The Wall Street Journal reported that Crown Resorts has brought the Barangaroo Delivery Authority (BDA) to court over concerns that new property developments could obstruct the harbor views from its Barangaroo casino.
Crown is betting on the unobstructed Barangaroo views to attract affluent Chinese gamblers to visit its in-development Crown Sydney casino after the casino operator scrapped its overseas expansion plans.
In its lawsuit, Crown wants the court to compel BDA to comply with a contract requiring the government to consult on any developments that may affect the panoramic views of the iconic Sydney Opera House and Harbor Bridge.
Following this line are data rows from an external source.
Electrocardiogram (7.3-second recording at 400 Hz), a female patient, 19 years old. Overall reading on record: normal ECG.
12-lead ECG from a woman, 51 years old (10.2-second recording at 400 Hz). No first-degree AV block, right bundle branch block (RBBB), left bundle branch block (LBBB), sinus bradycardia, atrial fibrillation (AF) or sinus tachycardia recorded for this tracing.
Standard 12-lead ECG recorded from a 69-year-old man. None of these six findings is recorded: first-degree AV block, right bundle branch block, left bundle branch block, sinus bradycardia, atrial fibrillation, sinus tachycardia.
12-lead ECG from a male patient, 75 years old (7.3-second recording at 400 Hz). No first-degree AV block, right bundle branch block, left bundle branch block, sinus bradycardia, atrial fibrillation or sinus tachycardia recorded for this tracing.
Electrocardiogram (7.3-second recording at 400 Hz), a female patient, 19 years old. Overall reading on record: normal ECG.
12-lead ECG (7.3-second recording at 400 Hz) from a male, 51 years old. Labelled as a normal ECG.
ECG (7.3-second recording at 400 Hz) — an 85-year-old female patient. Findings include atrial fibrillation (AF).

BDA, which is responsible for the management of the Barangaroo area, plans to develop 5.2-hectares of Central Barangaroo district into a public space for recreation, events, and entertainment, as well as residential, retail, and commercial spaces.
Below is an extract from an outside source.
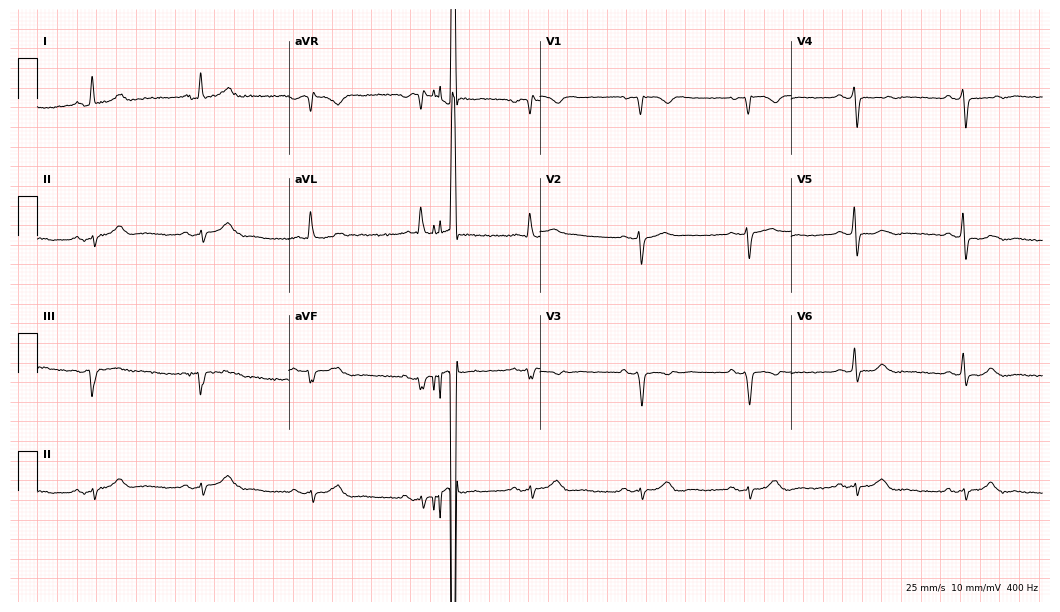
Standard 12-lead ECG recorded from a 65-year-old man. None of these six findings is recorded: first-degree AV block, right bundle branch block, left bundle branch block, sinus bradycardia, atrial fibrillation, sinus tachycardia.
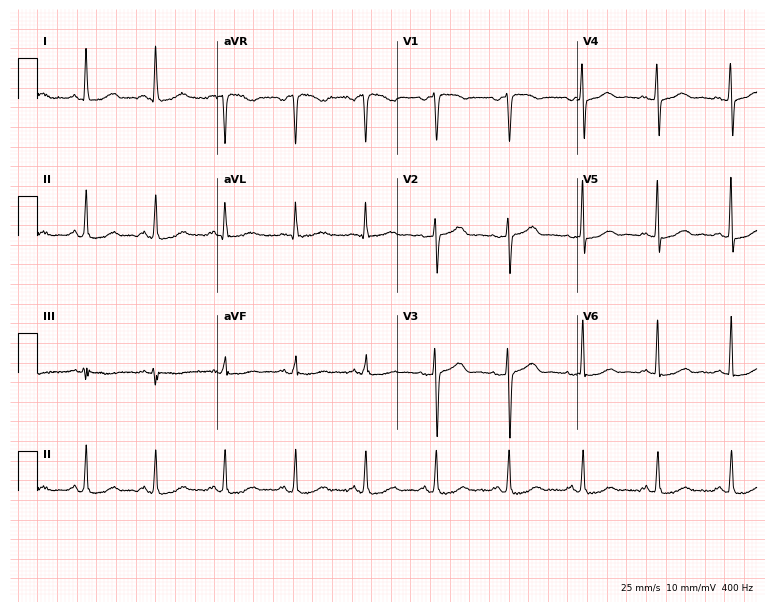
Resting 12-lead electrocardiogram. Patient: a 60-year-old female. None of these six findings is recorded: first-degree AV block, right bundle branch block, left bundle branch block, sinus bradycardia, atrial fibrillation, sinus tachycardia. Other findings, if any, are not listed.

The supposed contract obligations “ensure that sight lines from the Harbor Bridge to the Sydney Opera House are retained for the Crown Sydney Hotel Resort,” according to Crown.
“The proceedings seek injunctive relief and declarations against the BDA that, in substance, require the BDA to comply with a number of its contractual obligations under the Crown Development Agreement,” Crown said in a regulatory filing.
Crown wasn’t the only one suing BDA over the iconic Sydney harbor views. Property developer Lendlease also filed an injunction seeking to stop the agency from constructing properties that could block the views of its apartment complex, which is located near Crown Sydney.
Despite filing a lawsuit, Lendlease remains hopeful that the parties would reach an agreement through negotiation.
BDA, for its part, claimed that it had been negotiating with Lendlease and Crown about the matter for the past two years. It vowed to defend its position in court, according to the report.
“At all times the Authority has acted in good faith and in accordance with its contractual obligations,” a BDA spokesman told ABC News online.